Task details:
Please restate, word for word, the lines below that begin at the one with "La déesse Ishtar" and end at the one with "Bienert-Villa auf der". Leave out all other lines.

Records supplied:

★ ★ ★ ★ ★ ★ ★

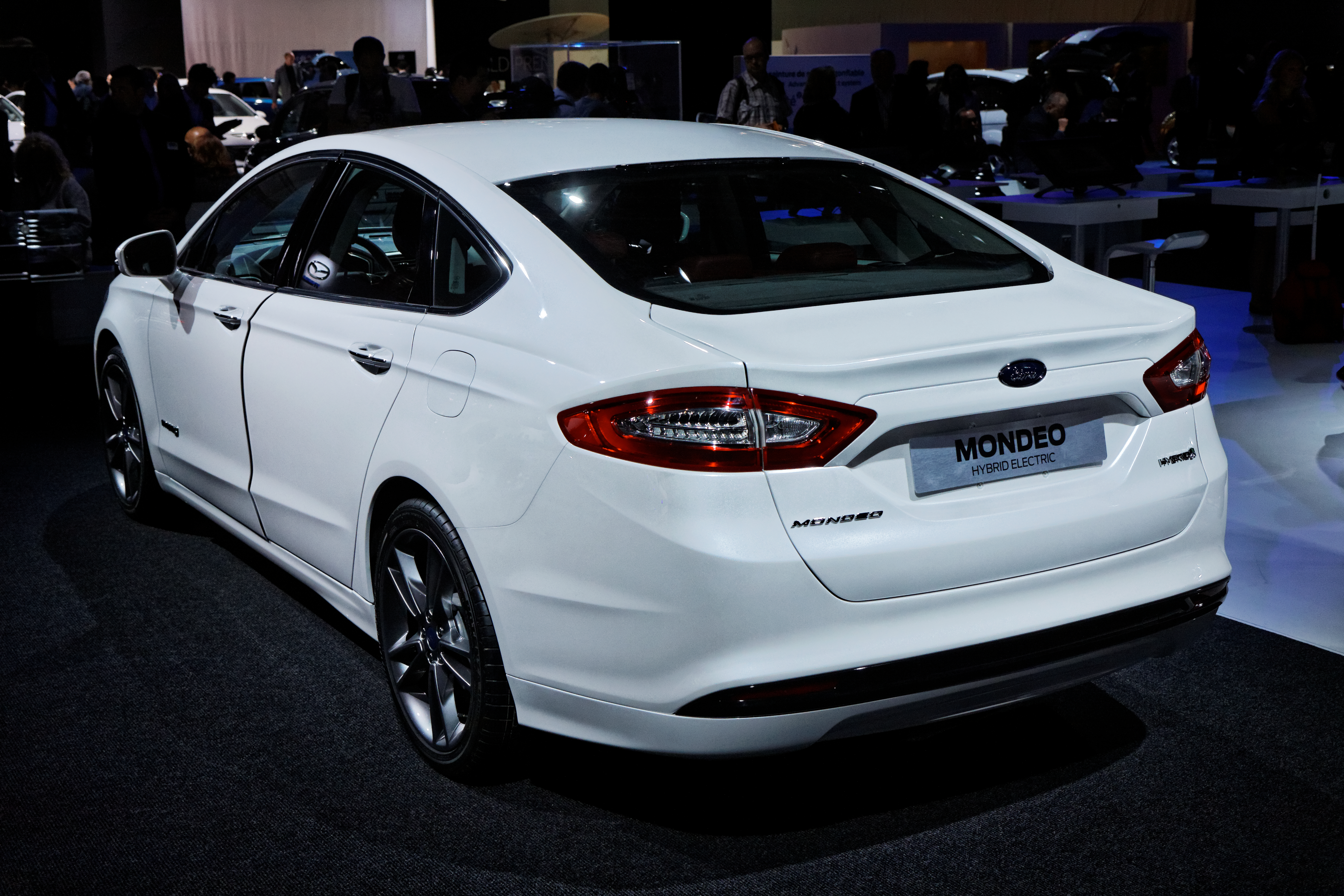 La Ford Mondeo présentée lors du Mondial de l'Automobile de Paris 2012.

★ ★ ★ ★ ★ ★ ★

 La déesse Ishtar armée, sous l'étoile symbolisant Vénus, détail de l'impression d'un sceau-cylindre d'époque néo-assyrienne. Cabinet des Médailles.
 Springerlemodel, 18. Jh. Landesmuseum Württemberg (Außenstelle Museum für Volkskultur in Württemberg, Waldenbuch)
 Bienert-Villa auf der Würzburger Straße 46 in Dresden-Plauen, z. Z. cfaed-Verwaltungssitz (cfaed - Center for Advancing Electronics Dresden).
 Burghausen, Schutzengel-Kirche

★ ★ ★ ★ ★ ★ ★

Answer space:
 La déesse Ishtar armée, sous l'étoile symbolisant Vénus, détail de l'impression d'un sceau-cylindre d'époque néo-assyrienne. Cabinet des Médailles.
 Springerlemodel, 18. Jh. Landesmuseum Württemberg (Außenstelle Museum für Volkskultur in Württemberg, Waldenbuch)
 Bienert-Villa auf der Würzburger Straße 46 in Dresden-Plauen, z. Z. cfaed-Verwaltungssitz (cfaed - Center for Advancing Electronics Dresden).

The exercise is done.